Volvo Cars is first car maker to join SteelZero initiative
Volvo Cars has become the first car maker to sign up to the SteelZero initiative, which aims to increase demand for fossil-free steel and accelerate a transition to carbon neutrality in the global steel industry.
By signing up to SteelZero, Volvo Cars commits itself to stringent CO2-based steel sourcing requirements by 2030.
By 2050, all the steel it sources should be net-zero steel, which is in line with the company’s ambition to be climate neutral by 2040.
Steel production is a major source of CO2 emissions for the automotive industry, averaging 33% of all production-related emissions for a new Volvo car in 2021.
SteelZero was launched by the Climate Group in partnership with ResponsibleSteel, a steel industry-wide standard and certification body which Volvo Cars will also join.
Through ResponsibleSteel, Volvo Cars gains access to reliable, third-party-verified and audited information about its steel supply chain and relevant sustainability credentials, helping to ensure it is responsibly sourced.
Kerstin Enochsson, Chief Procurement Officer at Volvo Cars, said: “A sustainable approach to steelmaking is not just good news for the environment, it is also good business because it limits our exposure to future climate risks and regulations.
“We are pleased to join the SteelZero initiative and support its ambitions to transform the steel industry.
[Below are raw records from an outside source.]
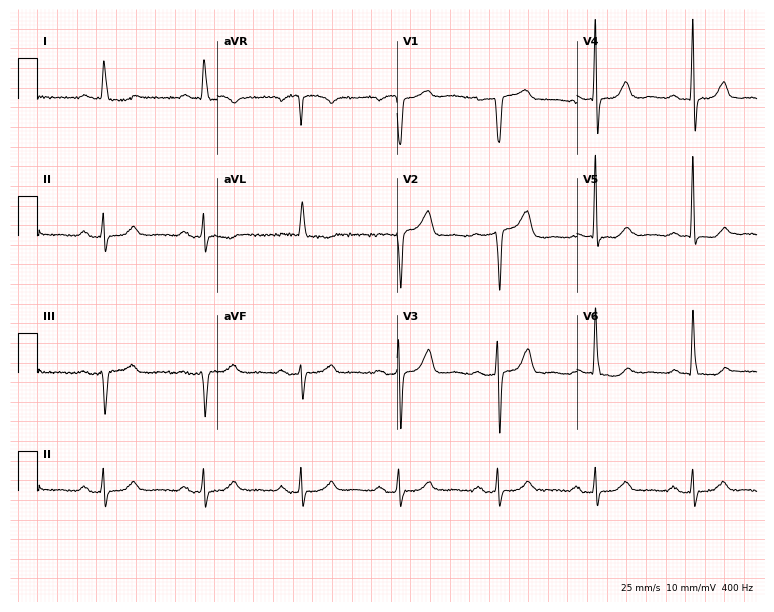
12-lead ECG from an 80-year-old male patient. Findings include first-degree AV block.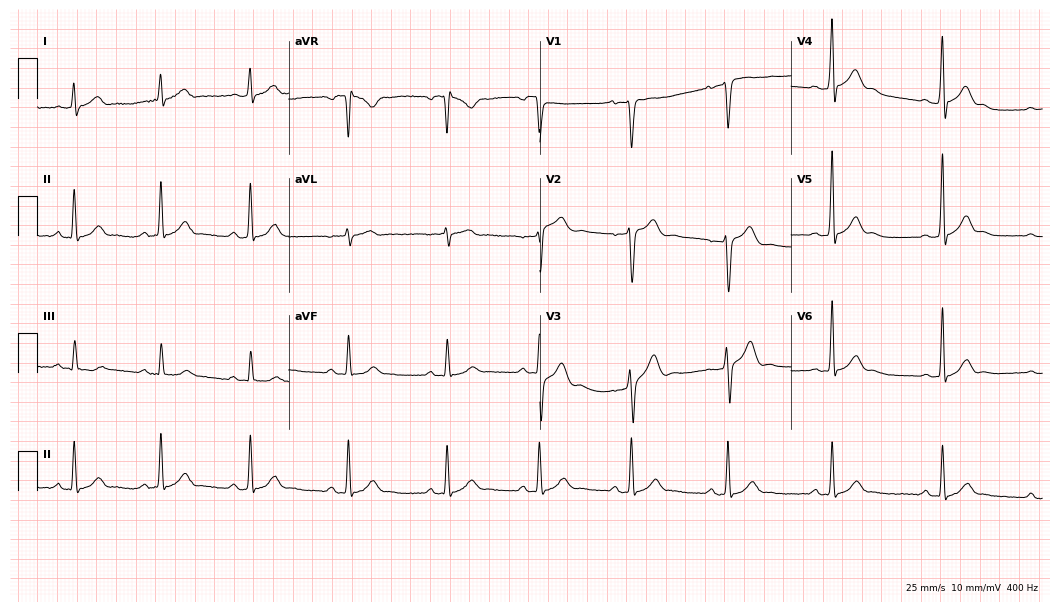
Standard 12-lead ECG recorded from a 29-year-old man. Read as a normal ECG.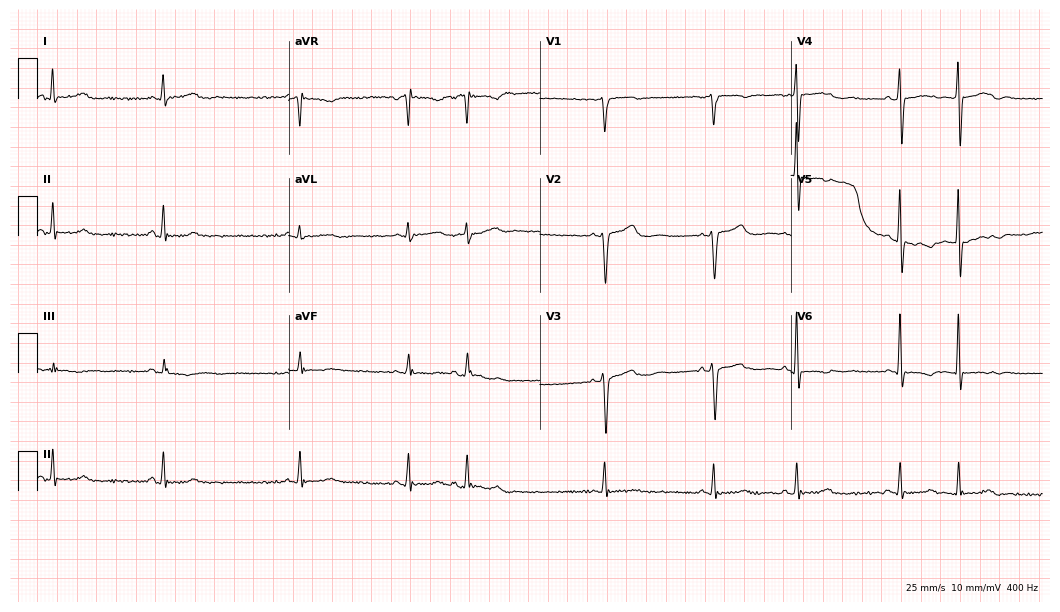
12-lead ECG (10.2-second recording at 400 Hz) from a 61-year-old female. Findings include sinus bradycardia (a sinus rate of 50 beats per minute or less).

By signalling our demand for responsibly sourced low- and zero-carbon steel, we aim to help drive an increased supply to our sector.”
Jen Carson, Head of Industry at Climate Group, said: “Volvo Cars joining SteelZero marks an important step change in the global demand signal for low-emission and net-zero steel, and a pivotal moment for the automotive industry.
“This sector plays a central role in driving the net-zero transition of steel. It is supporting the creation of a decarbonised steel market internationally that can enable the sector to meet its own net-zero targets and deliver a product that is truly aligned with the climate agenda.”